The group has banned charcoal and accordingly hunts down charcoal traders, impounds their cargo and cars, and charges them hefty fines. Members who are involved in facilitating the charcoal trade have been arrested and some killed by the group.28 While financially it would make sense for the group to engage in the charcoal trade, they banned it because they considered it more profitable for the authorities in Kismayo than for themselves.
Its tax collection in the areas it does not control has spawned a subset of criminals and former AS members collecting their own extortion monies from businessmen. The group actively seeks out these AS impostors and listens to businessmen’s grievances.29
While the loss of territory would normally mean fewer administrators to keep on the payroll, the nature and strategy of AS – keeping everybody on the payroll and naming officials as shadow administrators in areas held by the government – means that the group would continue having sizeable financial commitments even if it loses territory. However, no amount of financial loss would ever be sufficient to derail its terrorist activities, although its conventional military capability may be affected.

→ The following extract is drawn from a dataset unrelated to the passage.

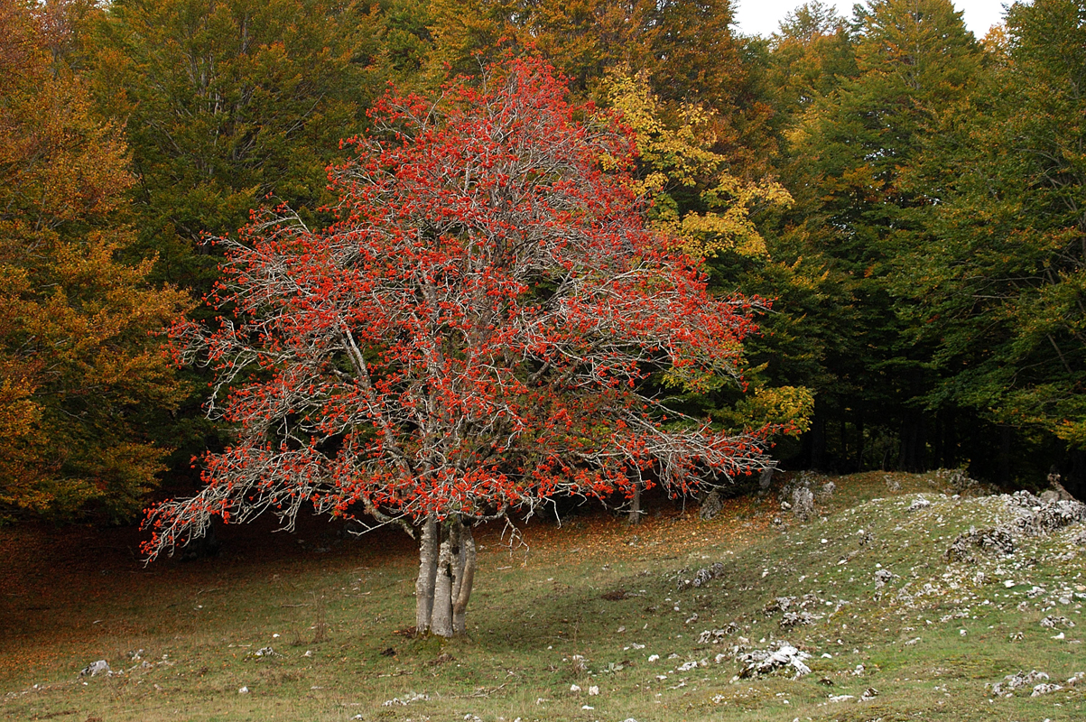 Lo si incontra nella Settima Tappa del CNP all'interno del Parco Regionale dei Monti Simbruini

Government efforts to combat AS finances have resulted in the passing of the anti money laundering and countering terrorism finances bill in 2016 and the consequent formation of the Financial Reporting Centre (FRC). The FRC and the occasional Special Forces attacks on the group’s money collection checkpoints are the main tools to financially undermine AS. However, the group uses legitimate financial systems to move around its wealth, exploiting the weakness of the nascent FRC, which currently lacks the capability to fully do its job.